Right, I am posting this message to try and rectify what has gone on with Damo Dunn and the cycling incident in PLymouth. after speaking to him personally, the incident is not as it was in his post. It may be hard for any of you to understand, but he did not mean it like it sounded. I have known him for many years and he has always been a bit gobby. I am a cyclist and as his friend was mega pissed off, which is why I shared the post. 

If I spoke with him first I would have calmed down and realised that it was not as he posted.

The actual incident involved a cyclist going up the inside of him whilst he was indicating and turning left. The cyclist then cycled into the side of his vehicle, and hit the deck. Damon STOPPED at the scene to make sure he was ok, the cyclist got up and shrugged it of, a bit embarrassed with his mistake. He then cycled off no worse for wear. No harm done, just a bruised ego.

If any1 was hurt i'm sure they would have contacted the police.
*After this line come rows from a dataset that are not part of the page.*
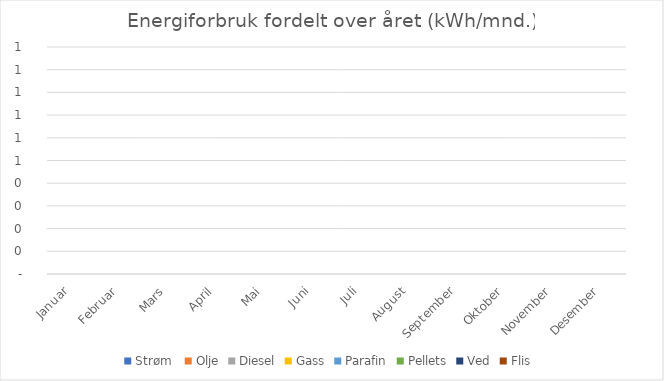
| Category | Strøm  | Olje | Diesel | Gass | Parafin | Pellets | Ved | Flis  |
|---|---|---|---|---|---|---|---|---|
| Januar | 0 | 0 | 0 | 0 | 0 | 0 | 0 | 0 |
| Februar | 0 | 0 | 0 | 0 | 0 | 0 | 0 | 0 |
| Mars | 0 | 0 | 0 | 0 | 0 | 0 | 0 | 0 |
| April | 0 | 0 | 0 | 0 | 0 | 0 | 0 | 0 |
| Mai | 0 | 0 | 0 | 0 | 0 | 0 | 0 | 0 |
| Juni | 0 | 0 | 0 | 0 | 0 | 0 | 0 | 0 |
| Juli | 0 | 0 | 0 | 0 | 0 | 0 | 0 | 0 |
| August | 0 | 0 | 0 | 0 | 0 | 0 | 0 | 0 |
| September | 0 | 0 | 0 | 0 | 0 | 0 | 0 | 0 |
| Oktober | 0 | 0 | 0 | 0 | 0 | 0 | 0 | 0 |
| November | 0 | 0 | 0 | 0 | 0 | 0 | 0 | 0 |
| Desember | 0 | 0 | 0 | 0 | 0 | 0 | 0 | 0 |

I know damo shouldn't have written what he did, but stupidly, he did.

I also took it the wrong way and did not like the fact or matter it was written with.
I am hoping this post will show people that he is not the cycle killer he has been made to look.

Also he is no longer my friend due to his remarkably stupid comments. He had no thought towards me or anyone else for that matter whilst writing that ridiculous post.
I am sorry if his stupidity has worried many of you but as an ex friend (15yrs he was my mate) I know he would wish no harm on anyone in any circumstance.
M G


----------



## Grosey (4 Dec 2013)

2802955 said:


> Qu'est Que C'est


 he is not the maniac driver he has been made to look is basically what I am trying to say. Although he is an idiot for posting what he did on facebook, he didn't actually do anything wrong in the incident. 
His only error was to post on fb. Like I have stated before, I am a keen cyclist and triathlete, so know that what he posted, if taken as it is, looks absolutely terrible. I hope you people can sort of understand. 
I cant understand why he wrote it like that, but I know he didn't mean it like that. And nobody got injured.


----------



## Sara_H (4 Dec 2013)

Grosey said:


> he is not the maniac driver he has been made to look is basically what I am trying to say. Although he is an idiot for posting what he did on facebook, he didn't actually do anything wrong in the incident.
> His only error was to post on fb. Like I have stated before, I am a keen cyclist and triathlete, so know that what he posted, if taken as it is, looks absolutely terrible. I hope you people can sort of understand.
> I cant understand why he wrote it like that, but I know he didn't mean it like that. And nobody got injured.


How did he mean it then?


----------



## jowwy (4 Dec 2013)

Grosey said:


> he is not the maniac driver he has been made to look is basically what I am trying to say. Although he is an idiot for posting what he did on facebook, he didn't actually do anything wrong in the incident.
> His only error was to post on fb. Like I have stated before, I am a keen cyclist and triathlete, so know that what he posted, if taken as it is, looks absolutely terrible. I hope you people can sort of understand.
> I cant understand why he wrote it like that, but I know he didn't mean it like that. And nobody got injured.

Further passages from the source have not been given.